(What needs to be done): Exact copies of all the lines below are needed, without the pictures.

(Dataset section):
------

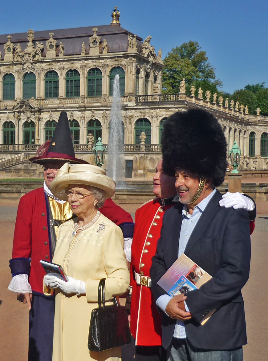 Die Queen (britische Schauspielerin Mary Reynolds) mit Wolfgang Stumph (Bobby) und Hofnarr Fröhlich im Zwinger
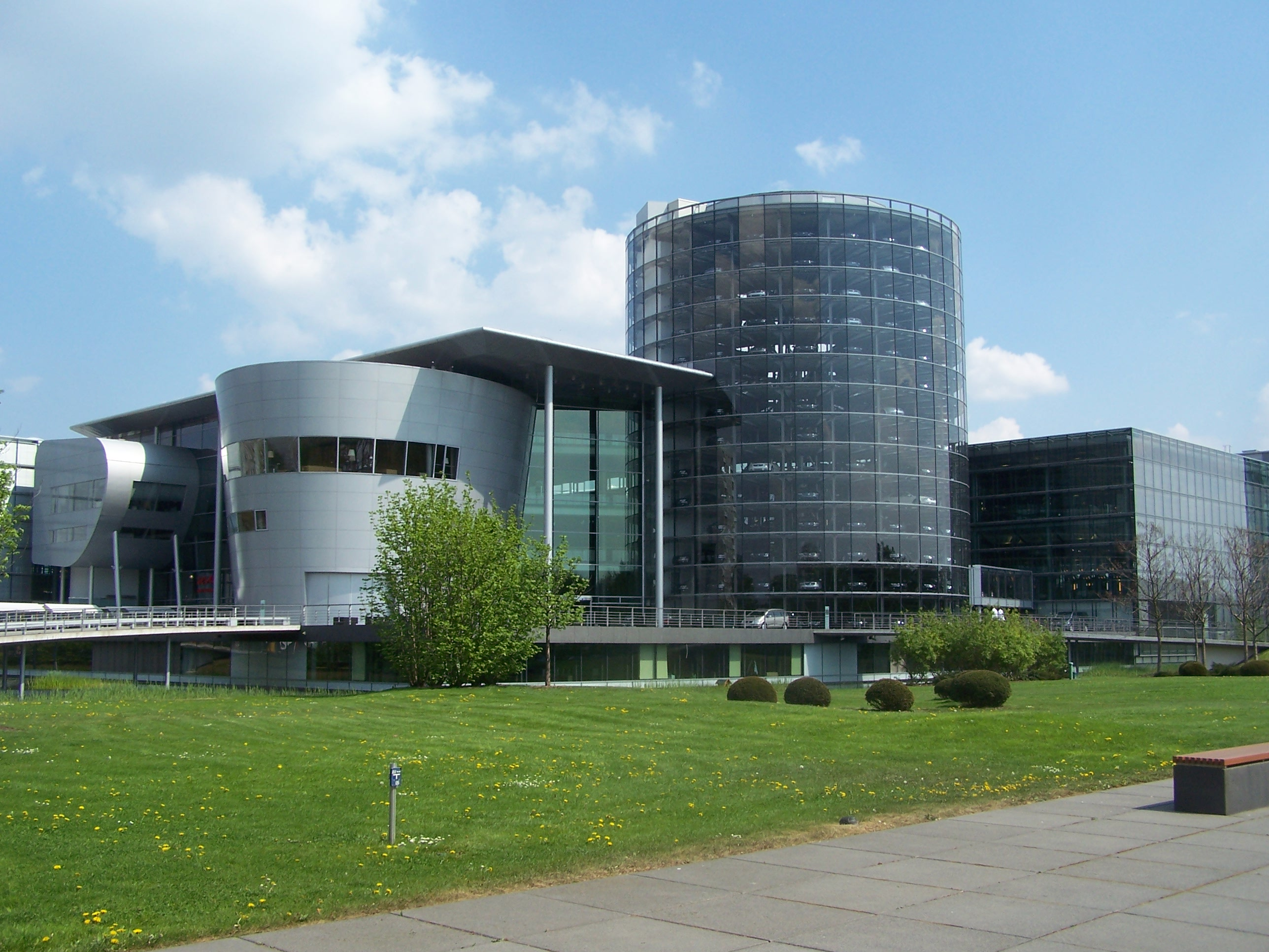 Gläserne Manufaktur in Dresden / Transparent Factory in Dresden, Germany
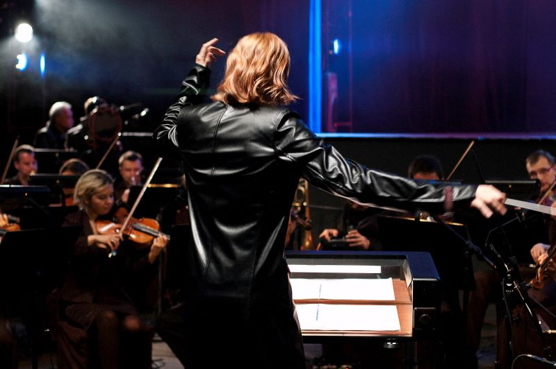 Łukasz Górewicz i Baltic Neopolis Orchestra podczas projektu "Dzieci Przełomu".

------

(Answer space):
 Die Queen (britische Schauspielerin Mary Reynolds) mit Wolfgang Stumph (Bobby) und Hofnarr Fröhlich im Zwinger
 Gläserne Manufaktur in Dresden / Transparent Factory in Dresden, Germany
 Łukasz Górewicz i Baltic Neopolis Orchestra podczas projektu "Dzieci Przełomu".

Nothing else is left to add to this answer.